Problem statement.
Copy each record below exactly, please, and leave its pictures out.

Records contained in a dataset
Content starts
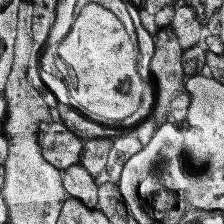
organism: Human
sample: Temporal Lobe
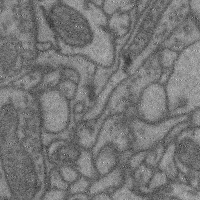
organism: Mouse
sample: Cerebral cortex
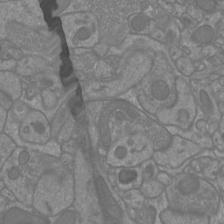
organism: Mouse
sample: Cortical neurons
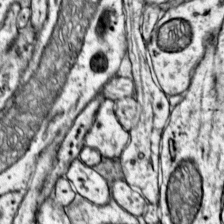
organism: Mouse
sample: Primary visual cortex
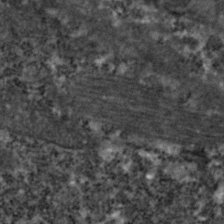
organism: Zebrafish
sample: Zebrafish embryo
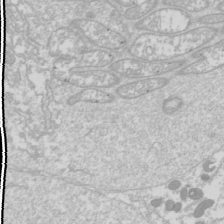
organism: Drosophila
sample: Cell division; meiosis; drosophila spermatocytes
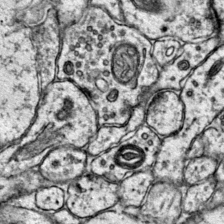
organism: Mouse
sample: Primary visual cortex
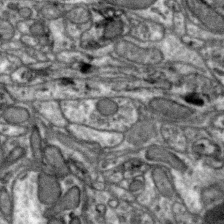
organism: Zebra finch
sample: Brain
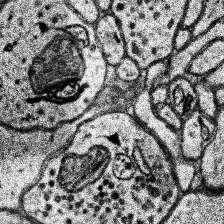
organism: Human
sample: Temporal Lobe
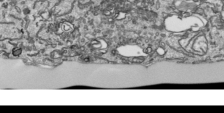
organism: Human
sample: Mitochondria in HCT116 cells
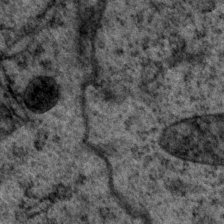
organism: P. pacificus
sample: Pharynx
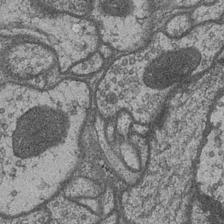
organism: Drosophila
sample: Optic medulla
Content ends
Task response.
organism: Human
sample: Temporal Lobe
organism: Mouse
sample: Cerebral cortex
organism: Mouse
sample: Cortical neurons
organism: Mouse
sample: Primary visual cortex
organism: Zebrafish
sample: Zebrafish embryo
organism: Drosophila
sample: Cell division; meiosis; drosophila spermatocytes
organism: Mouse
sample: Primary visual cortex
organism: Zebra finch
sample: Brain
organism: Human
sample: Temporal Lobe
organism: Human
sample: Mitochondria in HCT116 cells
organism: P. pacificus
sample: Pharynx
organism: Drosophila
sample: Optic medulla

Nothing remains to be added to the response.